Things were different back then, too, because it was the mid-1990s and we weren’t yet always online, with everything mediated through the Internet or the ether. Hopper is a would-be writer, but has a typewriter rather than a laptop in her room. Nobody ever Googles or texts. A mobile phone features only once, going off inappropriately during a wedding, which “wasn’t exactly an advert for their virtues” (149). Instead, there are letters, post-it notes, mixtapes, which end up as an archive (in a shoebox, of course), alongside the eponymous mahogany pod, a present from Arif, that Jill can consult in the present. It is thanks to these material traces that she can unwind and relive her memories, struck once again by the physical intricacy of handwriting, or by the atmospheric sense of the mixtape, to which she listens finally, for the very first time, and through which she ultimately feels Arif speaks to her once more, as briefly she is can no longer distinguish between then and now: “How have I got from that doorstep [. . .] to this one? The intervening decades have gone; I’m jumped straight from there to here. It’s too much” (211). Could a Spotify playlist have had the same effect? What if the relationship had had to be reconstructed through text messages? Ironically, it’s the almost old-fashioned, time-incrusted materiality of the surviving memory prompts that allow them to come to life once more in the present.

This is a story about then, but it is also a story about now. In the end, Jill decides she has to go see Arif’s mother, to work through a tension she feels has always come between them. And thanks to their conversation, she comes to see her younger self in new light, through someone else’s eyes, doubly distanced by this change of perspective.
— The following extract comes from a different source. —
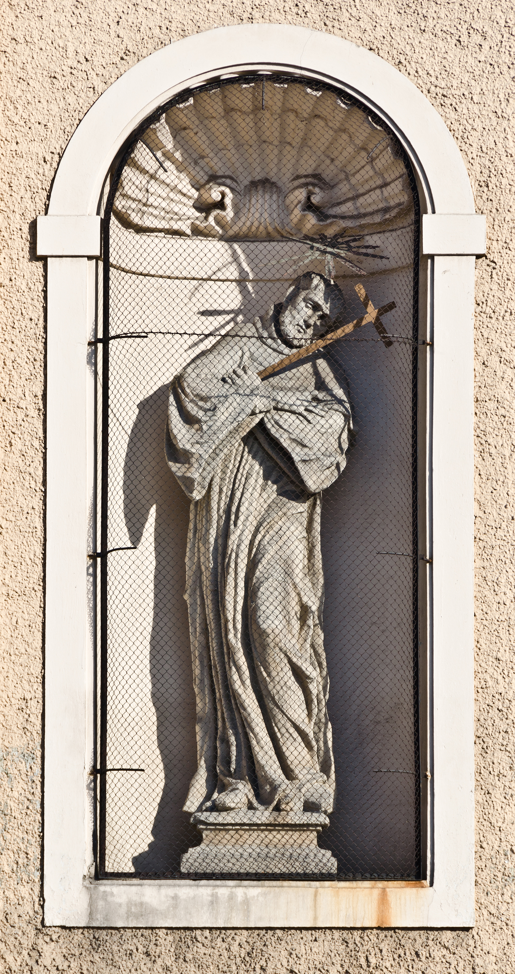 Kłodzko, kościół klasztorny Minorytów, nast. Franciszkanów, ob. parafialny p.w. MB Różańcowej, rzeźba na fasadzie

She also comes to realize that, for all the intense intimacy of her brief time with Arif, he had held something back, perhaps even told her a lie: his father was not, as she had thought, from Sri Lanka, but Pakistan. In fact, much that she thought she knew for sure turns out to be wrong. Even the mahogany pod that gives this book its title transpires (an expert from Kew Gardens reveals) to come not from a Mahogany tree. “Nothing is quite what it was,” muses Jill. “Perhaps the past is no more fixed than the present” (207). Arif comes into focus through her memories, but also shimmers slightly, as if in a mirage.

But it’s in that shimmering, as with the uncertainty that shadows any memoir, all autofiction, that they may get something wrong, that they are somehow untrue, that one person’s story can take on meaning that can be shared, can travel like a river. Jill Hopper’s beautifully-written account takes us all back to our various pasts, even as it reminds us that we can never go back, that the past is something we can only ever reinvent, never truly re-live.